According to the plaque mounted on the wheel itself, the tradition was started in 1948 by the Blue Key Men’s Honor Society. During this time, Head Coach Joe Huston was making great strides to boost the football program. Football rivalries were highly prized among larger schools in Oregon, such as the Civil War rivalry between Oregon State University and the University of Oregon. Their existence could have spurred a desire for the small colleges of Oregon to have a standoff of their own, especially as both teams’ skill and competition level increased.

Upon consulting the Pioneer Log archives, it is apparent that the LC football team was indeed gaining traction. In most editions of the Pioneer Log in this era, football articles took up nearly an entire page of a four-page spread. According to a column titled Sport Shorts by John Hoefling in the October 8, 1948 issue of the Pioneer Log, ‘The Bearcats have won the title for the past five years straight and have had a total of nine winners since the Northwest Conference was formed.” The Pioneers had been winning games as well, and appeared ready to challenge the Bearcats in the 1948 season. In an article titled LC Drops Willamette, the Bearcats lost to the Pioneers 14-13 in November of 1948, and rose to the top of the NWC standings.

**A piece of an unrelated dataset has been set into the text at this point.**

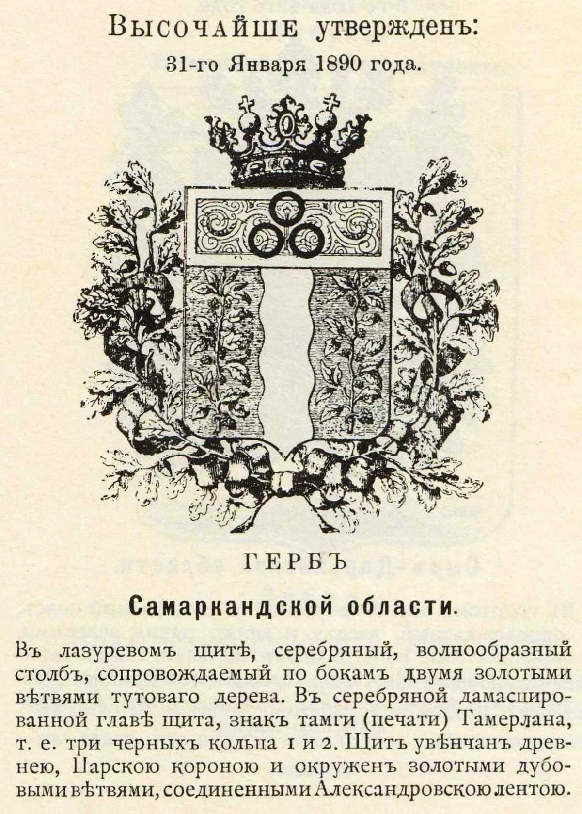 Official Russian Empire coat of arms Samarkand Oblast. Герб Российской Империи Самаркандской области с официальным описанием в Гербовнике Винклера.
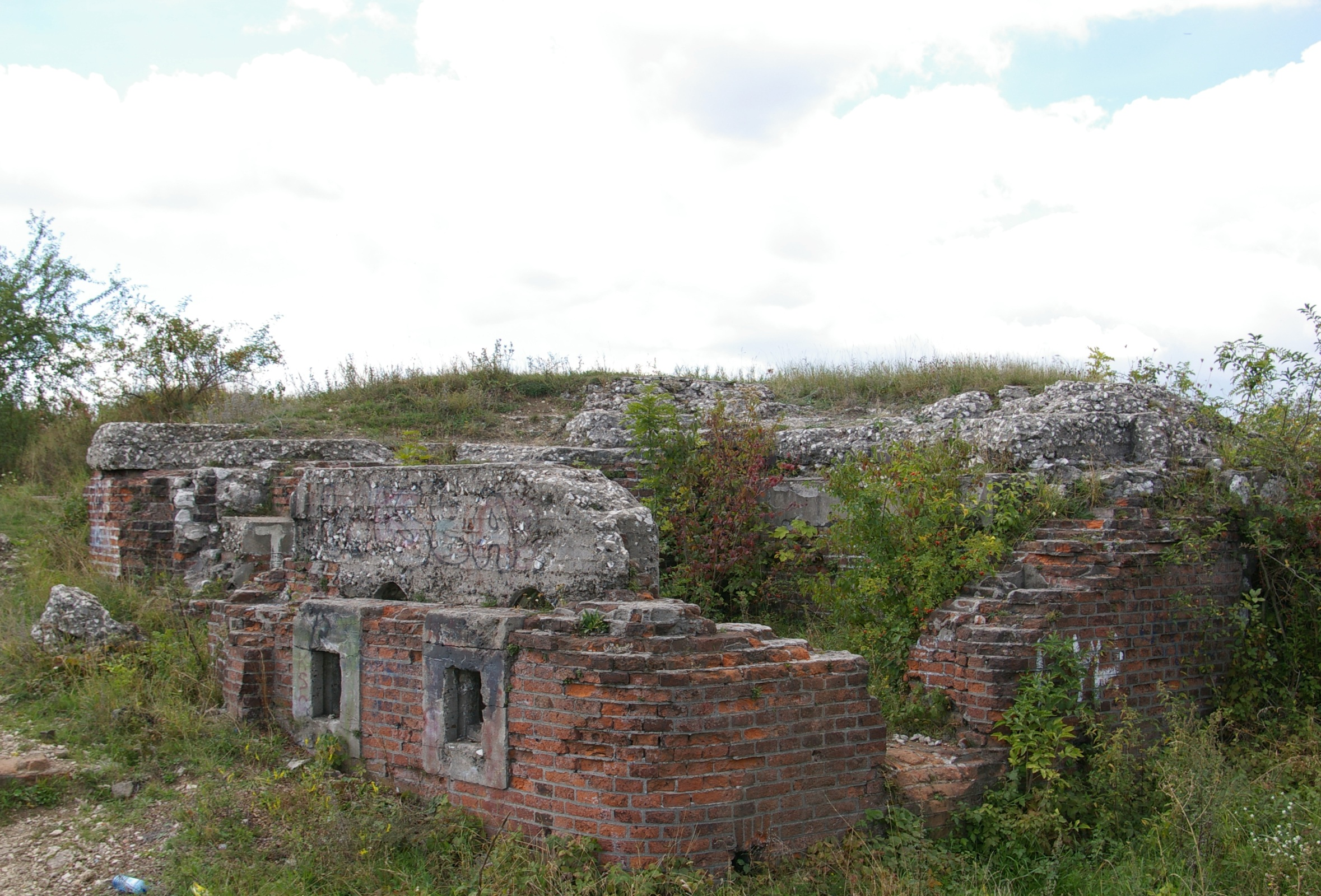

Yet one thing remains unclear: why is the trophy a wagon wheel? Locey offers a helpful speculation.

“I’m assuming, but …. a bearcat, as I understand it, was the leader of the wagon train,” Locey said.  “They had to get everybody going, had to get people moving, [they were] the leader of the wagon train that was coming up the Oregon trail. We’re the Pioneers, they’re the Bearcats, so I believe that’s why it’s a wagon wheel. But that’s a total assumption. It might be some other reason than that.”

Assistant coach and offensive coordinator Isaac Parker, a Willamette alumnus, had a bit more context for the Wheel’s history. “I do know that part of the reason why the Wagon Wheel is used with Willamette is because it is the oldest University west of the Mississippi, being the first college established by the original settlers in the Willamette Valley,” Parker said in an email. “Jason Lee, one of the first missionaries, was part of the first group of missionaries that came over to settle in Oregon, and he is the founder of Willamette University. So, I guess the connection of the Wagon Wheel with Lewis & Clark and Willamette is the historical tie between the historical figures Lewis and Clark and the settlement of the Salem area and the establishment of Willamette University.”

Whichever way the wheel turns, the annual showdown will be especially exciting this year and will mark a strong start to Pioneer Football’s conference season.